Top Ten Tuesday – New to me authors I read in 2020.

Top Ten Tuesday was created by The Broke and the Bookish in June of 2010 and was moved to That Artsy Reader Girl in January of 2018. It was born of a love of lists, a love of books, and a desire to bring bookish friends together.

This weeks topic was New-to-Me Authors I Read in 2020, I wasn’t sure whether I’d read 10 new authors last year but when I looked on Goodreads, I realised that I had actually read 18 new authors. Here are ten of them.

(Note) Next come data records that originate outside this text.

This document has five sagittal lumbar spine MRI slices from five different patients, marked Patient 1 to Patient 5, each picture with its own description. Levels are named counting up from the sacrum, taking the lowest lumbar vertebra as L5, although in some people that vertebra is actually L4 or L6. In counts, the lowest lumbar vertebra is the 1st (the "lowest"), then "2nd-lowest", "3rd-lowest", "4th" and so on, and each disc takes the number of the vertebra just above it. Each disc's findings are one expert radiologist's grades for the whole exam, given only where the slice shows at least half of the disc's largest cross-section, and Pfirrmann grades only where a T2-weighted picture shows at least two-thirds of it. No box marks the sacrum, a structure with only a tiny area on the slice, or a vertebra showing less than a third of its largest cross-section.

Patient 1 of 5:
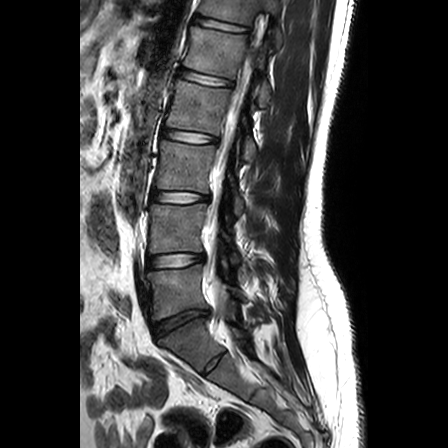 Slice 15 of 24, Sagittal T2-weighted lumbar spine MRI, Patient sex: M

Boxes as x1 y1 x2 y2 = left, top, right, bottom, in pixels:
6th disc at 194 16 249 32 | lowest vertebra at 147 264 247 320 | 5th vertebra at 184 26 270 107 | 4th vertebra at 166 80 255 159 | 5th disc at 177 69 232 86 | thecal sac / spinal canal at 205 39 259 293 | 6th vertebra at 199 0 283 47 | 3rd-lowest disc at 151 190 208 202 | lowest disc at 152 310 210 337 | 2nd-lowest disc at 147 254 204 268 | 3rd-lowest vertebra at 155 140 242 214 | 4th disc at 161 128 217 142 | 2nd-lowest vertebra at 150 204 239 262

Degenerative findings by level:
- 4th disc: Pfirrmann grade 1
- 2nd-lowest disc: Pfirrmann grade 1
- 5th disc: Pfirrmann grade 1
- 6th disc: Pfirrmann grade 1
- lowest disc: Pfirrmann grade 3, disc herniation, Modic type II, upper-endplate change, lower-endplate change
- 3rd-lowest disc: Pfirrmann grade 1

Patient 2 of 5:
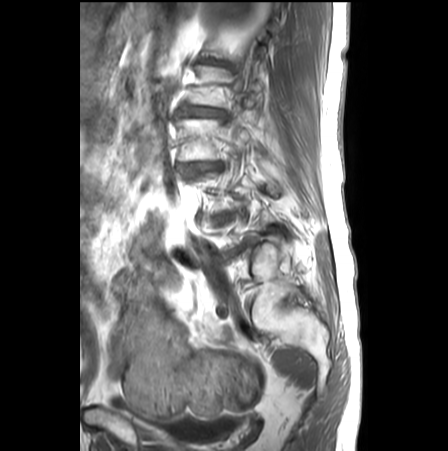
Image 448x451 | Lumbar spine MR, T1-weighted, sagittal

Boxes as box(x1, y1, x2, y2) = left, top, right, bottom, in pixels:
Annotations:
* L3 (3rd-lowest vertebra): box(176, 119, 250, 161)
* IVD L3/L4 (3rd-lowest disc): box(181, 163, 222, 175)
* L1/L2 (5th disc): box(200, 58, 232, 67)
* IVD L2/L3 (4th disc): box(180, 105, 226, 118)
* L5/S1 (lowest disc): box(223, 246, 244, 258)
* L4/L5 (2nd-lowest disc): box(217, 211, 232, 223)

Per-level radiological findings:
- L1/L2 (5th disc): disc bulging, lower-endplate change, disc narrowing
- L2/L3 (4th disc): upper-endplate change, spondylolisthesis, lower-endplate change, Modic type II, disc bulging, disc narrowing
- L3/L4 (3rd-lowest disc): disc bulging, upper-endplate change, disc narrowing, Modic type II, lower-endplate change, spondylolisthesis

Patient 3 of 5:
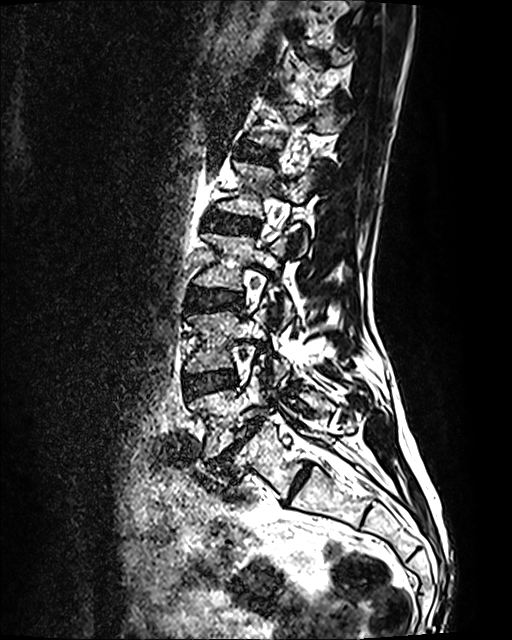 Lumbar spine MR, T2 SPACE (3D), sagittal; Slice 77 of 120
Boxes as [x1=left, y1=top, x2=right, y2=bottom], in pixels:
{"IVD L2/L3": "[x1=206, y1=212, x2=258, y2=232]", "L2 vertebra": "[x1=217, y1=162, x2=318, y2=255]", "L5 vertebra": "[x1=189, y1=365, x2=334, y2=459]", "IVD L5/S1": "[x1=208, y1=417, x2=263, y2=472]", "IVD L1/L2": "[x1=250, y1=147, x2=273, y2=162]", "L3 vertebra": "[x1=194, y1=233, x2=291, y2=325]", "IVD L3/L4": "[x1=187, y1=288, x2=241, y2=310]", "L4": "[x1=185, y1=307, x2=290, y2=385]", "L1": "[x1=252, y1=98, x2=348, y2=147]", "L4/L5": "[x1=184, y1=371, x2=236, y2=397]"}

Per-level radiological findings:
• L2/L3: Pfirrmann grade 2
• L5/S1: Pfirrmann grade 5, disc bulging, disc narrowing, spondylolisthesis, Modic type II
• L3/L4: Pfirrmann grade 2
• L4/L5: no herniation, bulging, narrowing, spondylolisthesis, endplate or Modic change recorded

Patient 4 of 5:
MRI lumbar spine (T1-weighted), sagittal plane | Patient sex: F

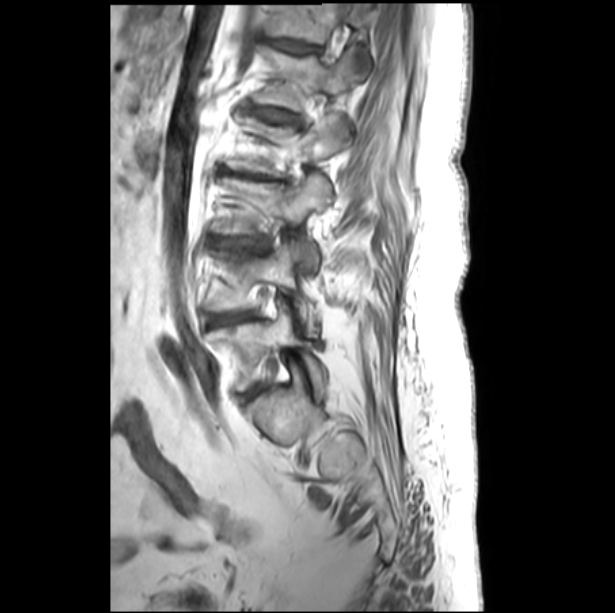
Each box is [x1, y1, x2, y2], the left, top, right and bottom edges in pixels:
L5 at [208, 302, 325, 398], L2/L3 at [218, 164, 288, 183], T12 at [268, 3, 372, 79], L3 vertebra at [212, 174, 331, 235], IVD T12/L1 at [272, 38, 319, 52], L4/L5 at [211, 311, 252, 325], L2 vertebra at [228, 117, 349, 176], IVD L1/L2 at [256, 109, 295, 121], L4 vertebra at [211, 242, 319, 335], L3/L4 at [211, 236, 264, 246], L1 vertebra at [256, 47, 360, 109].

Expert MSK radiologist gradings (per disc):
  T12/L1: Modic type II, disc bulging, upper-endplate change, lower-endplate change
  L1/L2: upper-endplate change, Modic type II, lower-endplate change, disc bulging

Patient 5 of 5:
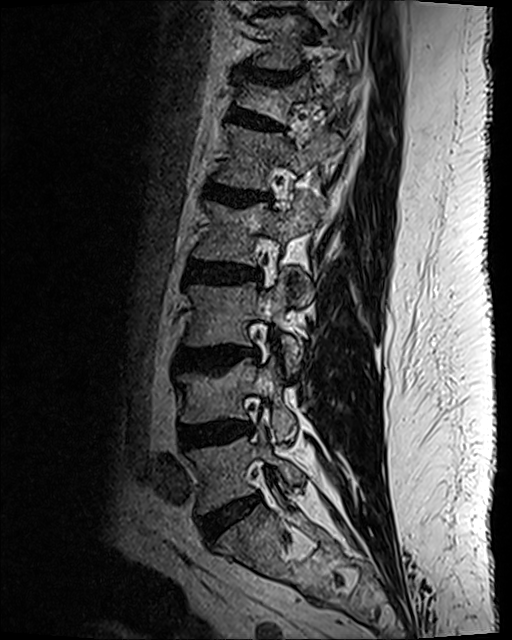

Sagittal slice index 37. Sagittal T2 SPACE (3D) lumbar spine MRI.
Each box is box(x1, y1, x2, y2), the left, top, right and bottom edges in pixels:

  1. The Book of Evidence – John Banville – This has been on my long list of things I’d like to read for a long time. it sounded exactly like the sort of thing I like to read. Criminal, not particularly likeable narrator, murder of a completely innocent person – it sounded ideal. However, this did not live up to my expectations or all the praise heaped on it. Disappointing.
  2. Queenie – Candice Carty-Williams – I saw this on a BBC programme The Novels that Shaped Our World and it sounded interesting. And it was, in terms of race and how black women are treated, but I did find the narrator’s voice a little irritating. I’m too old now to be able to relate to the issues facing twenty somethings.
  3. Faggots – Larry Kramer – This has been on the TBR for a long time. It describes the lives of gay men in the seventies before the AIDS crisis. Although the novel is about the search for love, there is definitely a lot of sex and bondage. Definitely not for the faint hearted.
  4. A Wizard of Earthsea – Ursula Le Guin – Le Guin is another author I’ve been meaning to read for a while but on the basis of this I’m not sure I’ll read any others. This was well written but I didn’t really take to the main character or his quest. Not enough tension for me.
  5. Lolita – Vladimir Nabokov – This was a strange read. Humbert was a unpleasant and irritating narrator always justifying his heinous behaviour. It was interesting and clever rather than enjoyable.
  6. Born a Crime – Trevor Noah – This was an excellent read about Noah growing up in South Africa where his birth is considered a crime as the relationship between his white, Swiss father and his black mother is punishable by five years in jail.
  7. The Hand That First Held Mine – Maggie O’Farrell – O’Farrell creates two very different timelines in this novel and at first they seem to have very little in common. There is Lexi, living in post-war Soho, having left the suffocating morality of her parents house and Elina, and her husband, Ted live in present day London with their new child. As the novel progresses, Ted starts to remember long forgotten events and it becomes clear that there are more links between him and Lexie than were first apparent.
  8. Normal People – Sally Rooney – I decided to read this before the TV programme last year and I can’t say I understand why it has been quite so popular. It’s not badly written but it left me a bit cold.
  9. Contact – Carl Sagan – This was an interesting read because it was such an unusual angle on the subject. As this was written by a scientist, it was a very calm, sensible read with much close detail. A little lacking in emotion maybe but generally enjoyable.
  10. Miss Chopstick – Xinran – I needed to read a author starting with X for last year’s reading challenge. This detailed the lives of three sisters who move to Nanjing at the turn of the 21st century. An interesting look at recent history.